What is expected >> Return the lines of the data below starting at the one holding "G7 Summit 2015 Dresden" and ending at the one holding "Pigeonnier à Avrainville", word for word, leaving every picture out.

Recorded information >>
• • • •

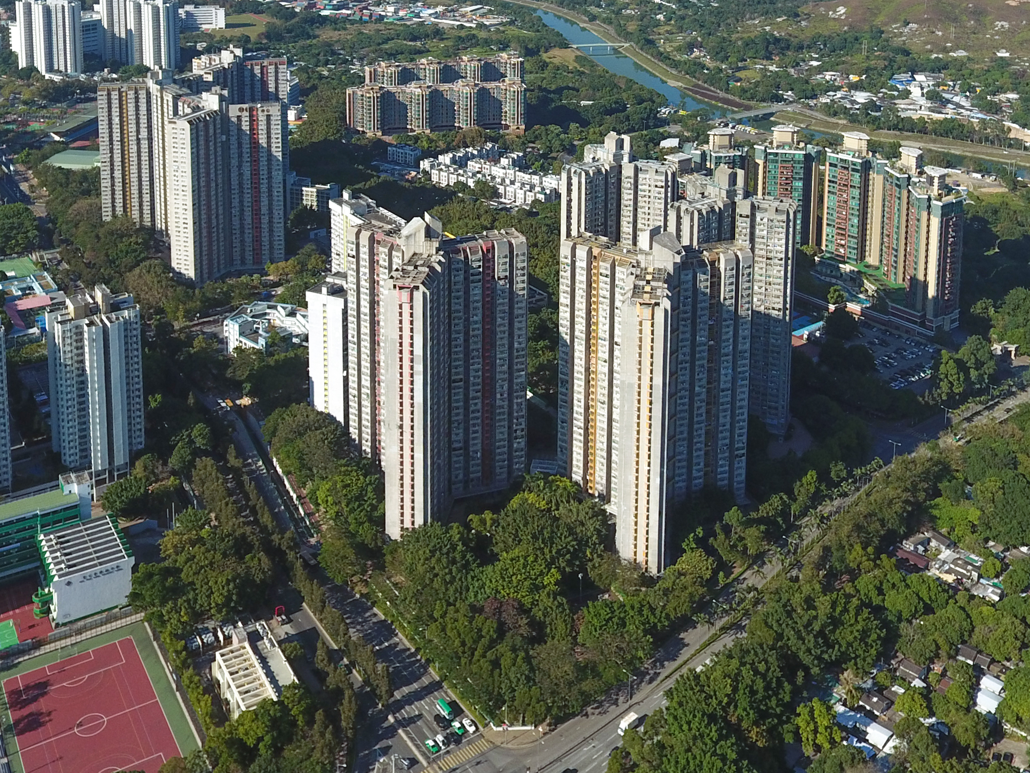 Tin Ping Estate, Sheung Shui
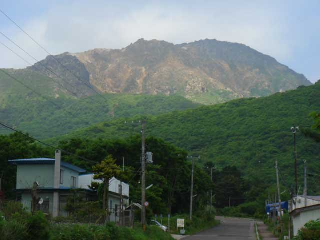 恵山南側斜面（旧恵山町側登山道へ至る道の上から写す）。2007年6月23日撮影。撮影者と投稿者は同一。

• • • •

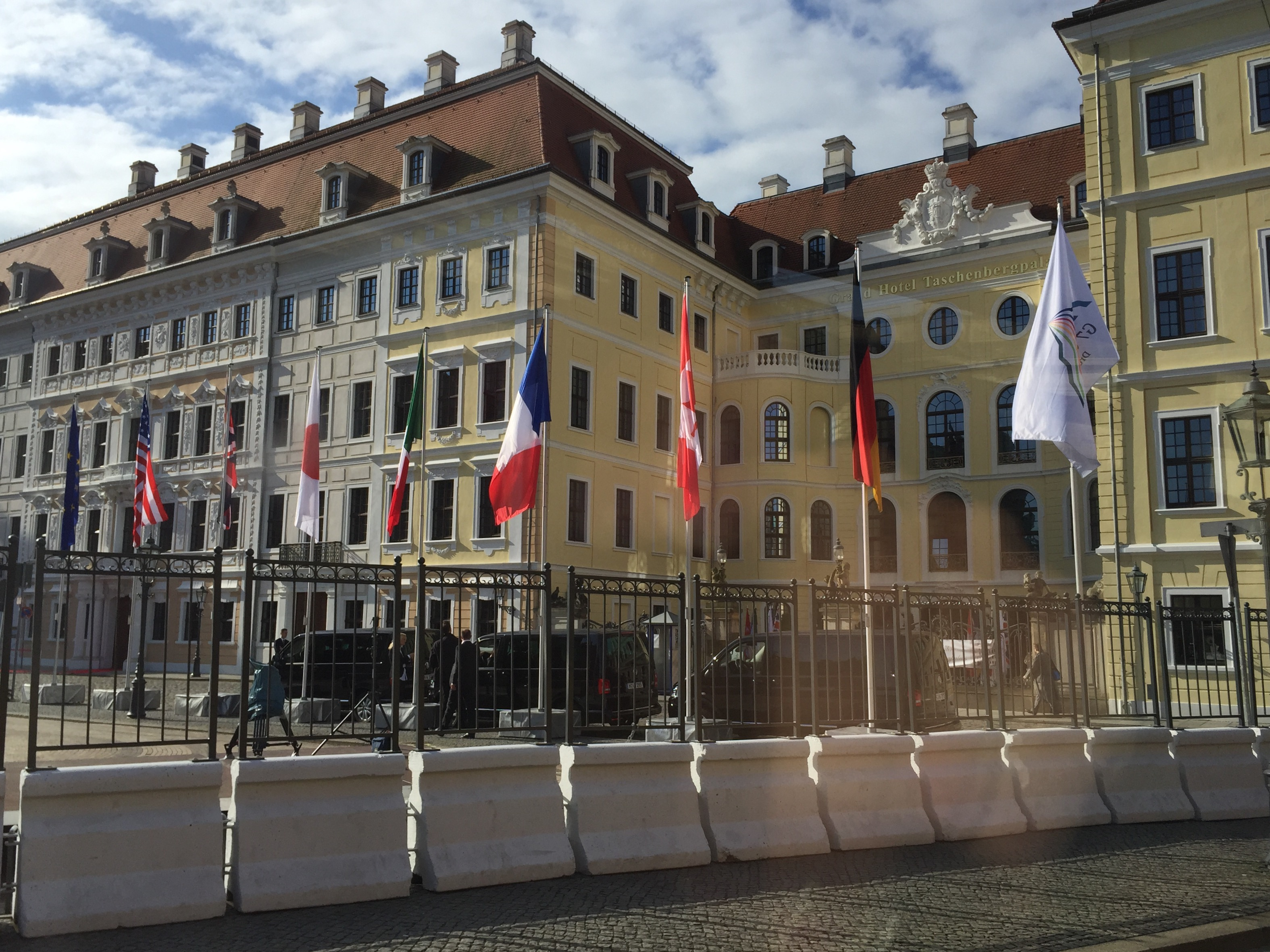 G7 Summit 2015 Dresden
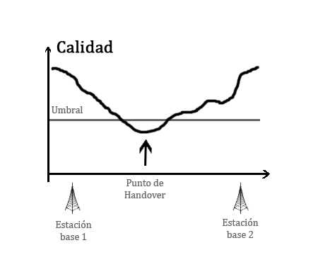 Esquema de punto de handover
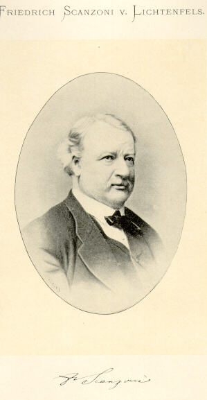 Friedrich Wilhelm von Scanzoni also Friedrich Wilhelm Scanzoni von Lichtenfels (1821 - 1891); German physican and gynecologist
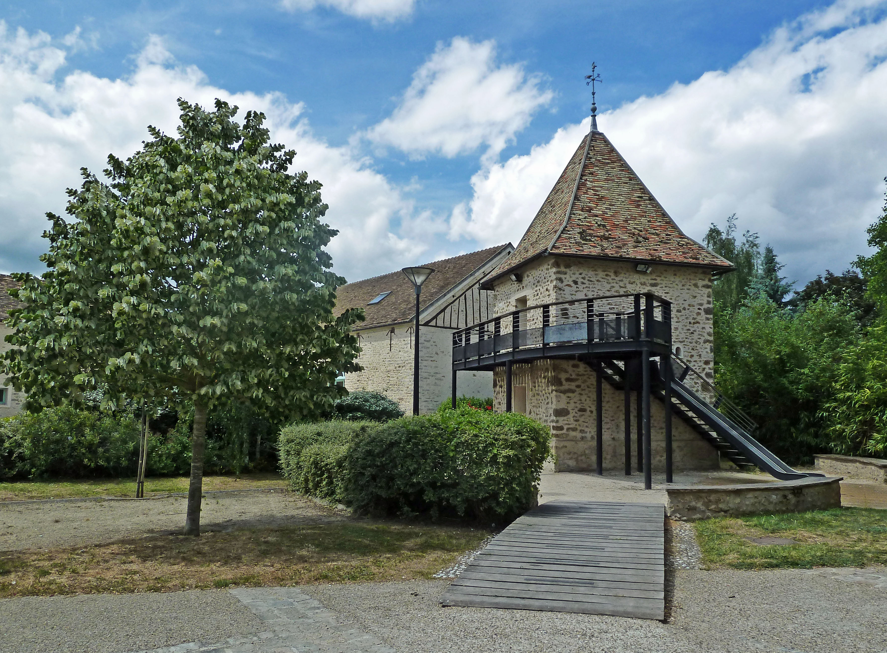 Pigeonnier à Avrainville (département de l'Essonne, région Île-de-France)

• • • •

Problem solution >>
 G7 Summit 2015 Dresden
 Esquema de punto de handover
 Friedrich Wilhelm von Scanzoni also Friedrich Wilhelm Scanzoni von Lichtenfels (1821 - 1891); German physican and gynecologist
 Pigeonnier à Avrainville (département de l'Essonne, région Île-de-France)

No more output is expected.